One figure is the whole answer: the number of lines below that contain the word "Category".

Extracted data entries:
=== Section Start ===
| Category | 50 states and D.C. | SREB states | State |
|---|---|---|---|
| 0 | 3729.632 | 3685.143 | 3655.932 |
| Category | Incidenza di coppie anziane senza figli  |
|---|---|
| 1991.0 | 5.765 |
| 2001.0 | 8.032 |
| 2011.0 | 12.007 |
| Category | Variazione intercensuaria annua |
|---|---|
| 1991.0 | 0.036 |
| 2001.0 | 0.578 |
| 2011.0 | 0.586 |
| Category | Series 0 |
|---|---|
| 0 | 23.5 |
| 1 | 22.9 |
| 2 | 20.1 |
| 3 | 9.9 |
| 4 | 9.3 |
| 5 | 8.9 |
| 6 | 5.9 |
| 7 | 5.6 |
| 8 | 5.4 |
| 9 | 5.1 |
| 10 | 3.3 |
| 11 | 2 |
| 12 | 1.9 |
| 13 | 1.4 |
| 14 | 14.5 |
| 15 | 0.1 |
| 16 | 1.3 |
=== Section End ===
=== Section Start ===
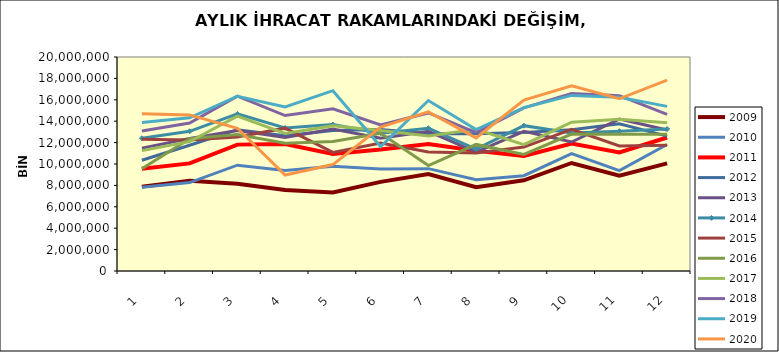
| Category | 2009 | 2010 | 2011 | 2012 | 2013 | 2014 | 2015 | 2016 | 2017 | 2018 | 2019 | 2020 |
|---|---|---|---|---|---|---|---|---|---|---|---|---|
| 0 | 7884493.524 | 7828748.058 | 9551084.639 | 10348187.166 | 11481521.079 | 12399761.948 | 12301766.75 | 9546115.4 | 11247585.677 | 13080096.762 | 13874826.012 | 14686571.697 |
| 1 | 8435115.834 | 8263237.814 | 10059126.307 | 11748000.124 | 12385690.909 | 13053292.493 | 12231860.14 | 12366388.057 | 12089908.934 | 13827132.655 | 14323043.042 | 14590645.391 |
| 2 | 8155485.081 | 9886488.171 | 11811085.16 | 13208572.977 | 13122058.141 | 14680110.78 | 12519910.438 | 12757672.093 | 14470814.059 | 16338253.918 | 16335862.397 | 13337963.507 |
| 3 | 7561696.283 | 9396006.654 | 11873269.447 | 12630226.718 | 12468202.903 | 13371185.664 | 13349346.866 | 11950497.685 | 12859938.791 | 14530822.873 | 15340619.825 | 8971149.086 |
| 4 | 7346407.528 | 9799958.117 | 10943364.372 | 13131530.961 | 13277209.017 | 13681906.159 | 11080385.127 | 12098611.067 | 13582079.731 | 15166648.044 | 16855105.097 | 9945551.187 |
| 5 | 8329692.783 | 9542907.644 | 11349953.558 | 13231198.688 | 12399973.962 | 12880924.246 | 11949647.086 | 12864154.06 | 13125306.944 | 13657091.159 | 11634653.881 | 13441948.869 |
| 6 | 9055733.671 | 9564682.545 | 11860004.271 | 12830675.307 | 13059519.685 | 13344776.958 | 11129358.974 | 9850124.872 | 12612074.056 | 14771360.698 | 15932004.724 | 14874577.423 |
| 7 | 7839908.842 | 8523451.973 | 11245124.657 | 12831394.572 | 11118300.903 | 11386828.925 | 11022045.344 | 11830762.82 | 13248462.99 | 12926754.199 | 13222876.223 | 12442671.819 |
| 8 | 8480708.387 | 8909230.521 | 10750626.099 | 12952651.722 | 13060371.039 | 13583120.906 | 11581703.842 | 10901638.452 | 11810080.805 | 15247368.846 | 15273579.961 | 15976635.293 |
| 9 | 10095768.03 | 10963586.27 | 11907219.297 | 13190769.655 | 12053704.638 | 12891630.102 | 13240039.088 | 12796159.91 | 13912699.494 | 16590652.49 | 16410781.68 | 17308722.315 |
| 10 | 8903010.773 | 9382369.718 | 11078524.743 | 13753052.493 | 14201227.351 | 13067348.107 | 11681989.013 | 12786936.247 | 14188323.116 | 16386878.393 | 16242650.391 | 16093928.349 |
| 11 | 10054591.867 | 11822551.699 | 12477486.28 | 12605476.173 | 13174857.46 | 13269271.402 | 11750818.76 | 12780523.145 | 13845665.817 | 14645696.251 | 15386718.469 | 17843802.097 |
=== Section End ===
● Written reply: 5